* [Exercise goal] Report how many lines below contain the word "cells", and give only that number.

*** Opening of Provided records ***

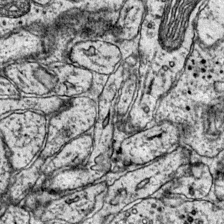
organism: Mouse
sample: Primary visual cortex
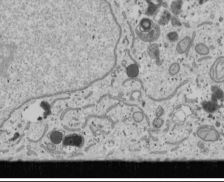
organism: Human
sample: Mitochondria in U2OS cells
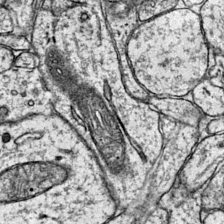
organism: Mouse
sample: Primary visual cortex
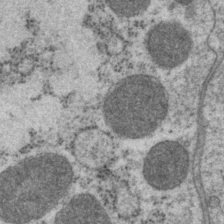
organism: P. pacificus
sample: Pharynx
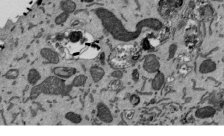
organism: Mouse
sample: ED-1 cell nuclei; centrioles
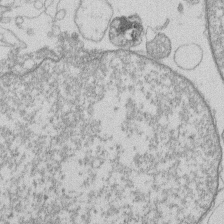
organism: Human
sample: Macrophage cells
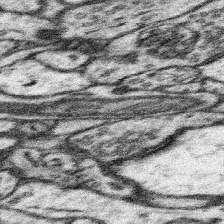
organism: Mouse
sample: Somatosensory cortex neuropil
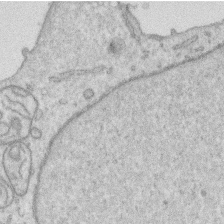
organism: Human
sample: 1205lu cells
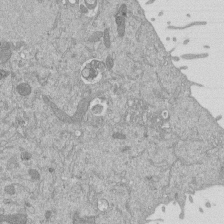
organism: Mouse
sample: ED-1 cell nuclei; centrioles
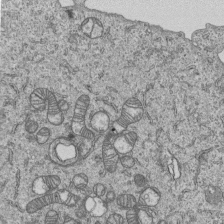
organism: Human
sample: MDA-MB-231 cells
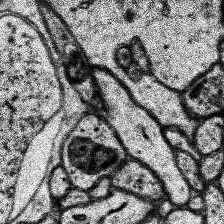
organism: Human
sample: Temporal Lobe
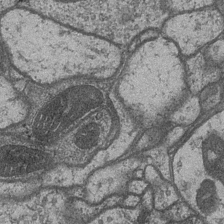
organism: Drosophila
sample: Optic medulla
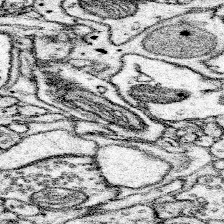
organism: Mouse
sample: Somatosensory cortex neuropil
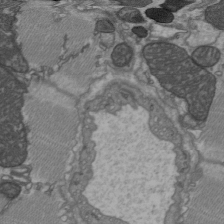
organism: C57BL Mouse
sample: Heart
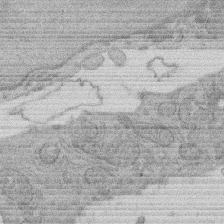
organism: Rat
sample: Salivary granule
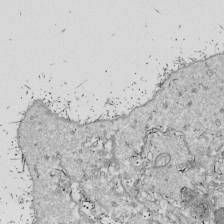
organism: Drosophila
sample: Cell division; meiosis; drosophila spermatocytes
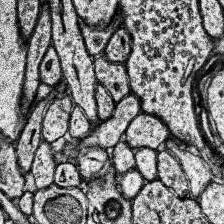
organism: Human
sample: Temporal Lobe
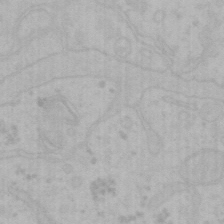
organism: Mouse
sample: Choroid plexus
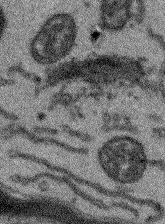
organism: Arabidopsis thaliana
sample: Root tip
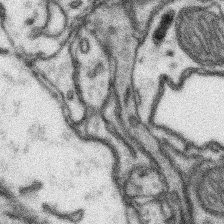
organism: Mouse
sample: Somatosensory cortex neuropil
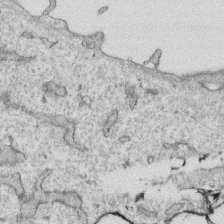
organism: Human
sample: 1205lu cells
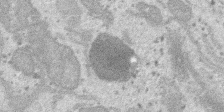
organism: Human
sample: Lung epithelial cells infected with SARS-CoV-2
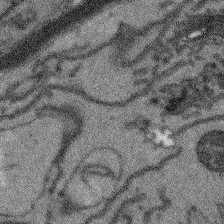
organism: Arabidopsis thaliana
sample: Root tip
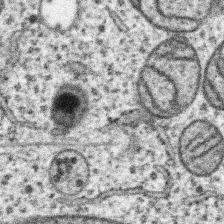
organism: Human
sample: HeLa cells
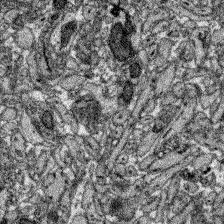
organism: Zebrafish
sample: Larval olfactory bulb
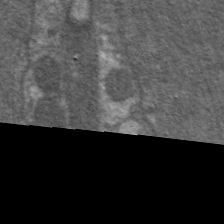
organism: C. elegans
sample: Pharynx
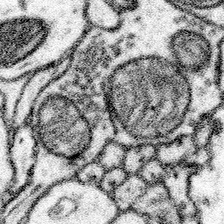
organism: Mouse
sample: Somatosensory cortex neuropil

*** Close of Provided records ***

* [Response to the exercise] 7